While Low Latency and Location Awareness are the two hallmarks of edge computing, the striking difference between the cloud paradigm and edge paradigm primarily lies in the architectural implementation. In the cloud paradigm, everything is located near a single central location; but in the edge paradigm, the data and services are separated into clusters, which are located at several megacities of the country that are connected through high bandwidth optical fiber links. However, these features would not have been effective without the following three permitting technologies.

IoT Devices

The growth of Industrial Internet of Things (IIoT) devices, Smart Sensors, Widely Connected Devices (WCDs), and geological surveying facilities has led to an extraordinary increase in the density of the edge requirements. Connected devices generate pilot data such as camera images or gyroscope readings that require rapid processing. These types of devices act as the main triggering factors for Latency Awareness. Connected devices in Robots and Autonomous Cars require location awareness based on their locations. These types of application domains impose extreme demands on the Edge service provisioning.

5G Networks

With the coming of the next generation (5G onwards) mobile broadband, the service providers are expecting network latency that is less than one-tenth of what is achieved in Long-Term Evolution (LTE). Life-threatening applications such as remote surgery require secure and fast information exchange at network delay. Applications such as IoT in Agriculture require Analytics at multiple locations. Supporting such applications demands network changes, clustering, and replication of the resources. The 5G network supports the concept of network slicing, which allows the network to be split logically into groups with distinct properties and allows users to connect to a specific slice of the network.

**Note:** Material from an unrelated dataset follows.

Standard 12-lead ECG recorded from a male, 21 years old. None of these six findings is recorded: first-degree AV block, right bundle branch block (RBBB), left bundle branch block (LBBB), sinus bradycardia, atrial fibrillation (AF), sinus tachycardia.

Regulatory and Compliance Issues in Edge Computing

Edge computing introduces a regulatory dimension that might initially appear less intimidating. For instance, the platform receives a text file instructing a scanner in a gas monitoring network in Australia to measure carbon monoxide levels. The platform forwards this message and, moments later, receives a message in reply—in this case, a message with the measurement results from the scanner. This interaction adheres to the system’s requirements and regulatory constraints. The physical location of the scanner can be disregarded except during emergencies, when additional information will be requested for business continuity purposes.

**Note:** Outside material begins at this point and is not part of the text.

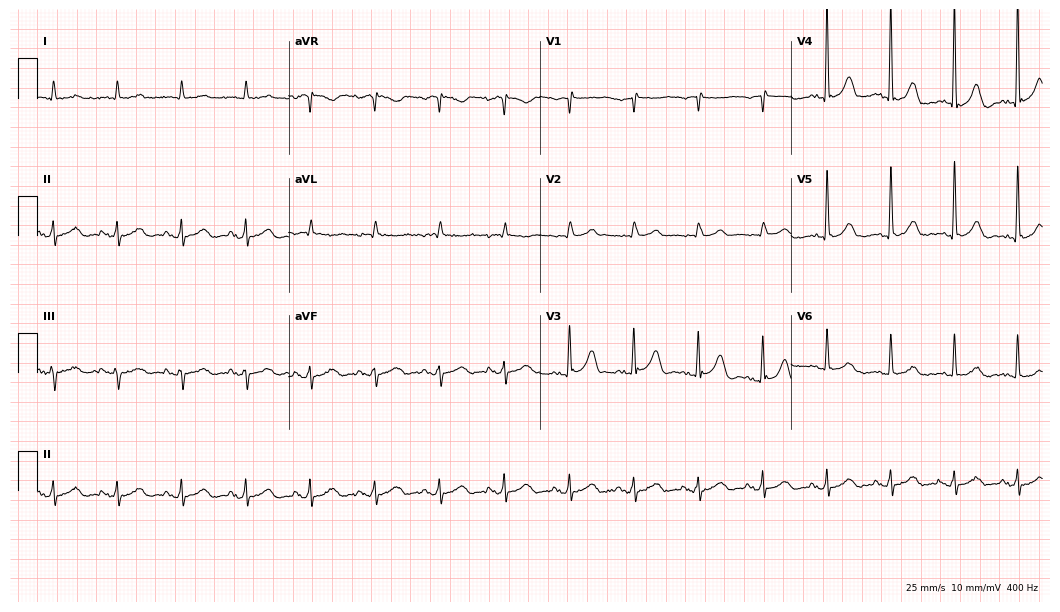
Resting 12-lead electrocardiogram. Patient: a male, 80 years old. Read as a normal ECG.

Conversely, a regulatory file transmitted in a similar manner to a scanner located in the United States receives a location-specific reply. This barrier stems from additional regulatory demands that require awareness of the device’s location to either deny the transmission or impose stricter filtering before the data reaches the intended destination. Such considerations are typical for equipment deployed offshore for drilling and exploration activities. From a regulatory standpoint, these devices that produce data are analogous to manufacturing plants for hazardous materials.

Organizations that adapt early will have a clear advantage in delivering the seamless, high-performance experiences users demand. Partnering with innovators in the space, such as Minterminds innovative software solution provider, can help firms future-proof their apps with edge-ready designs.